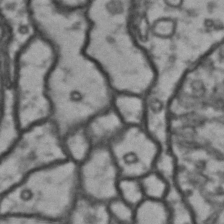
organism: Drosophila
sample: Brain
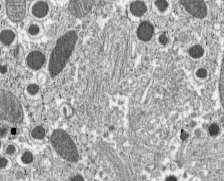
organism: C57BL Mouse
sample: Pancreatic islet
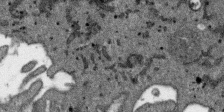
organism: Human
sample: Lung epithelial cells, uninfected (mock) control
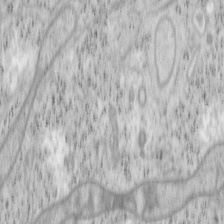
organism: Human
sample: HeLa cells
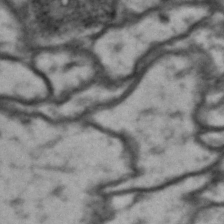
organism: Drosophila
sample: Brain
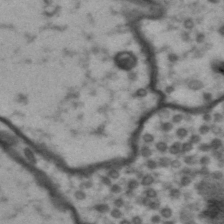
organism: Drosophila
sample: Brain
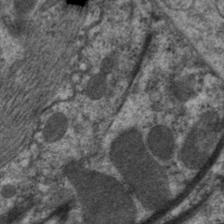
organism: C. elegans
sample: Pharynx
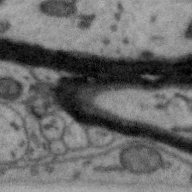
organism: Zebra finch
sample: Brain
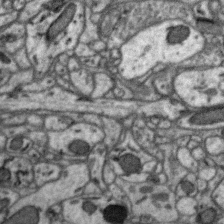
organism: Zebra finch
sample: Brain
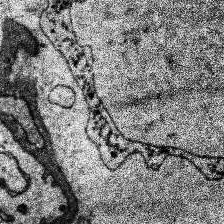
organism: Human
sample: Temporal Lobe
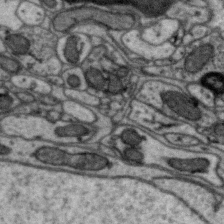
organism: Zebra finch
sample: Brain
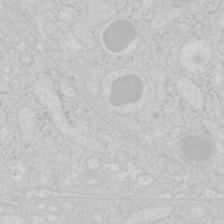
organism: Mouse
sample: Pancreas
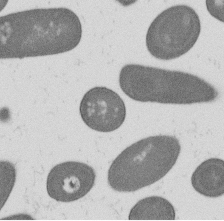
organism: B. subtilis
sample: Bacterial spore
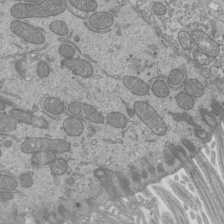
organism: Mouse
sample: Cilia; mouse epididymis
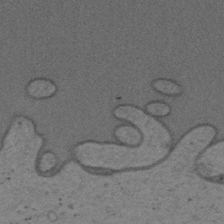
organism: Human
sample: HeLa cells
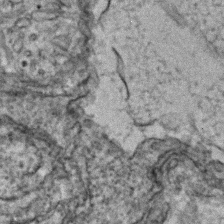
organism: Zebrafish
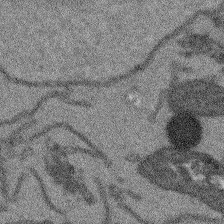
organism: Arabidopsis thaliana
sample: Root tip
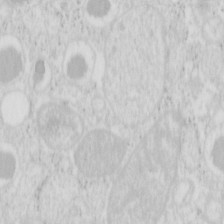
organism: Mouse
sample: Pancreas
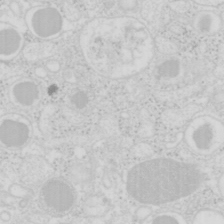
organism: Mouse
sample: Pancreas
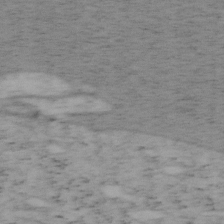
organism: Mouse
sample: OT-I killer T cells with ID8 ovarian cancer cells
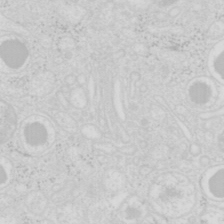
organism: Mouse
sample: Pancreas
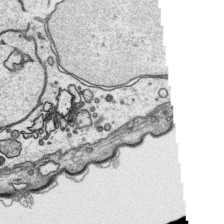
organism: Platynereis dumerilii
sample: Parapodia
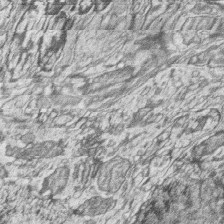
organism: Zebrafish
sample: synaptic ribbons in rod cells and cone cells
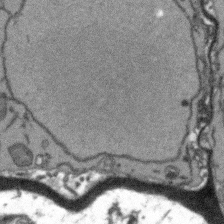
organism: Arabidopsis thaliana
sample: Root tip
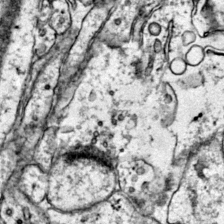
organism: Mouse
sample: Primary visual cortex
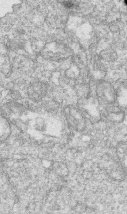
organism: Human
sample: HeLa cell HIV synapse
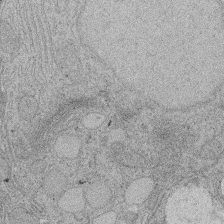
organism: Rat
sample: Salivary granule
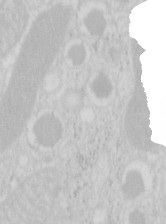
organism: Mouse
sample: Pancreas
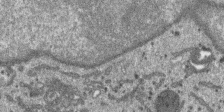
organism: Human
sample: Lung epithelial cells infected with SARS-CoV-2
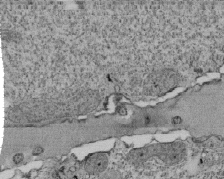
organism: Tetrahymena
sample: Cilia in tetrahymena
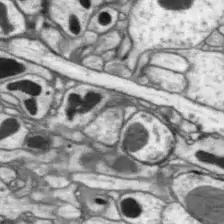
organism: Drosophila
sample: Optic lobe
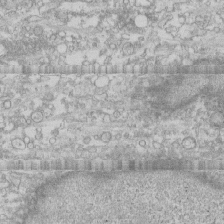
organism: Human
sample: CRL-1474
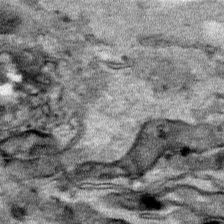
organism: Human
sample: Mitochondria in HCT116 cells
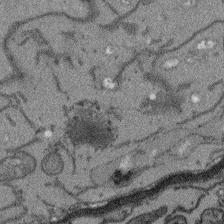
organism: Arabidopsis thaliana
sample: Root tip
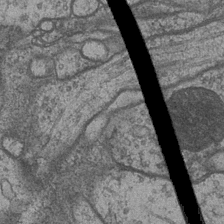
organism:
--------------------------------
Problem description: All of the material above is to be copied exactly, except for its images.

Result of this task:
organism: Drosophila
sample: Brain
organism: C57BL Mouse
sample: Pancreatic islet
organism: Human
sample: Lung epithelial cells, uninfected (mock) control
organism: Human
sample: HeLa cells
organism: Drosophila
sample: Brain
organism: Drosophila
sample: Brain
organism: C. elegans
sample: Pharynx
organism: Zebra finch
sample: Brain
organism: Zebra finch
sample: Brain
organism: Human
sample: Temporal Lobe
organism: Zebra finch
sample: Brain
organism: Mouse
sample: Pancreas
organism: B. subtilis
sample: Bacterial spore
organism: Mouse
sample: Cilia; mouse epididymis
organism: Human
sample: HeLa cells
organism: Zebrafish
organism: Arabidopsis thaliana
sample: Root tip
organism: Mouse
sample: Pancreas
organism: Mouse
sample: Pancreas
organism: Mouse
sample: OT-I killer T cells with ID8 ovarian cancer cells
organism: Mouse
sample: Pancreas
organism: Platynereis dumerilii
sample: Parapodia
organism: Zebrafish
sample: synaptic ribbons in rod cells and cone cells
organism: Arabidopsis thaliana
sample: Root tip
organism: Mouse
sample: Primary visual cortex
organism: Human
sample: HeLa cell HIV synapse
organism: Rat
sample: Salivary granule
organism: Mouse
sample: Pancreas
organism: Human
sample: Lung epithelial cells infected with SARS-CoV-2
organism: Tetrahymena
sample: Cilia in tetrahymena
organism: Drosophila
sample: Optic lobe
organism: Human
sample: CRL-1474
organism: Human
sample: Mitochondria in HCT116 cells
organism: Arabidopsis thaliana
sample: Root tip
organism:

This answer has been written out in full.